El informe de inteligencia no minimiza del todo la amenaza china a Taiwán. Según el análisis de 007, el ejército chino continúa desarrollando planes y capacidades para anexar la isla por la fuerza, si se le da luz verde para actuar, y ha logrado avances “constantes pero desiguales” en esta dirección. En estas condiciones, el gigante asiático consideraría un ataque anfibio contra Taiwán como una operación arriesgada y probablemente fallida, sobre todo si Estados Unidos interviniera para defender a su aliado.

Los servicios de inteligencia estadounidenses, sin embargo, estiman que para Pekín la anexión de Taipei es un resultado esencial que debe alcanzarse de aquí a 2049, año del centenario de la República Popular China. Además, el informe publicado recientemente afirma que Beijing está desarrollando medios nuevos y avanzados para atacar a Estados Unidos con misiles, incluidos los nucleares.

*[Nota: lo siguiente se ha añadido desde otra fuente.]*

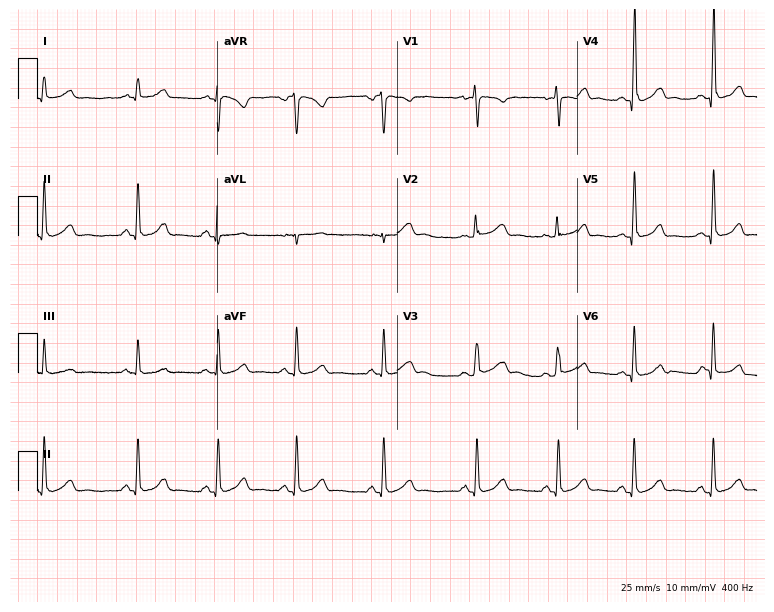
Electrocardiogram (7.3-second recording at 400 Hz), a 30-year-old woman. Overall reading on record: normal ECG.
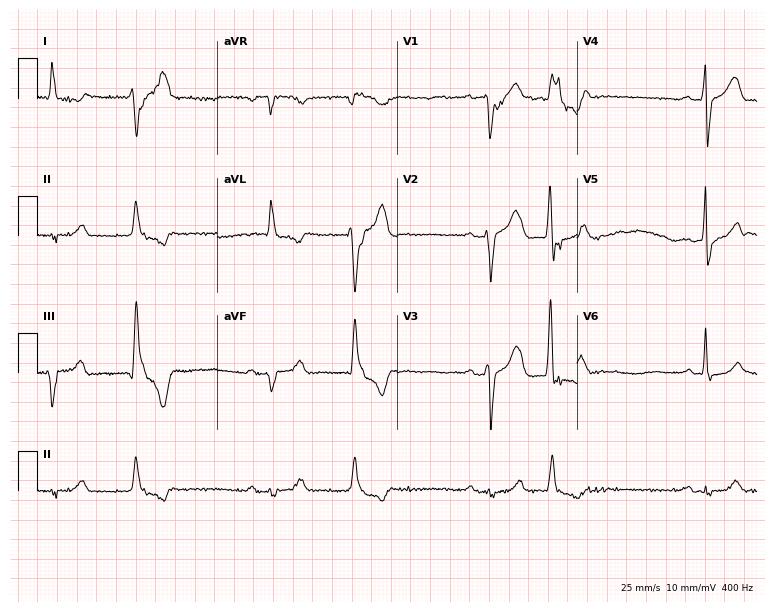
12-lead ECG from a male, 78 years old. Shows first-degree AV block, left bundle branch block.
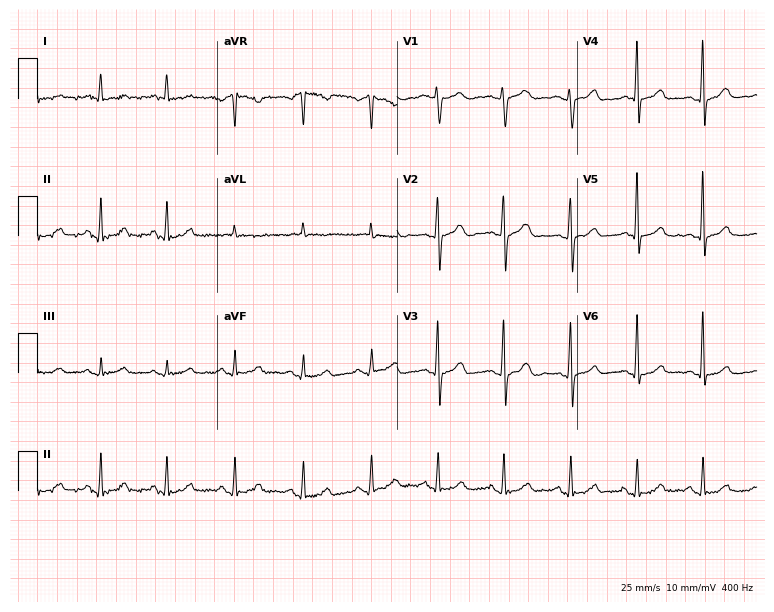
Resting 12-lead electrocardiogram (7.3-second recording at 400 Hz). Patient: a 47-year-old female. Read as a normal ECG.

Las evaluaciones del US 007 no tranquilizan a las autoridades de Taipei. “No frenaremos nuestros esfuerzos (para fortalecer nuestras defensas) sólo porque un informe sugiere que China parece haber ralentizado sus preparativos militares contra Taiwán”, dijo Liang Wen-chieh, viceministro del Consejo de Asuntos Continentales de la isla. Un responsable de seguridad taiwanés reconoce que las purgas en la cúpula militar, así como los problemas con el rendimiento de las armas chinas, habrían llevado a Pekín a posponer la invasión.

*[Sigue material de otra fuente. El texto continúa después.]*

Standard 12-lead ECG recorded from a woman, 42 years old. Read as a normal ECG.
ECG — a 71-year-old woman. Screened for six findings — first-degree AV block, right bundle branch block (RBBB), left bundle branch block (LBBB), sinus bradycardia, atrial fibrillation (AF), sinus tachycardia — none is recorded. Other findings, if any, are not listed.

Luego hay otra preocupación que mantiene a los líderes taiwaneses dormidos: la evolución del conflicto en Irán. Efectivamente, Taipei está preocupado por el hecho de que la guerra en Oriente Medio esté reduciendo sus suministros de misiles de crucero de largo alcance, considerados esenciales para que Washington pueda repeler una posible acción ofensiva de Pekín contra la “provincia rebelde”.

El Centro de Estudios Estratégicos e Internacionales estimó que Estados Unidos lanzó 768 misiles aire-tierra de largo alcance (JASSM) y 319 misiles Tomahawk en los primeros seis días de la Operación Epic Fury lanzada solo el 28 de febrero. Fuentes internas confirman al Financial Times que ambos sistemas serían cruciales en caso de un conflicto por Taiwán. El arsenal de la superpotencia sería bastante limitado si tenemos en cuenta que, según los expertos, la cantidad de existencias de JASSM oscila entre 3.500 y 6.500 unidades.

Al comienzo de una posible guerra por Taiwán, las municiones de largo alcance como los JASSM o Tomahawks serían las herramientas más importantes que tiene el ejército estadounidense para contrarrestar los sistemas de misiles de la República Popular. La alarma sobre los arsenales militares estadounidenses ya fue lanzada por el almirante Samuel Paparo, comandante estadounidense en el Indo-Pacífico, quien advirtió en 2024 que el despliegue de municiones en otras áreas afectaría negativamente la preparación operativa de Washington en el este de Asia. Además, en los últimos días, Reuters reveló que la guerra en Irán había retrasado la entrega de armas estadounidenses a Taipei, incluidos misiles interceptores, debido al conflicto en Medio Oriente.

Una noticia que, aunque desmentida por las autoridades americanas, no oculta que Estados Unidos corre el riesgo de empantanarse en otro frente, desviando atención y recursos del Lejano Oriente, donde, además de la amenaza china, sigue creciendo la amenaza vinculada a Corea del Norte.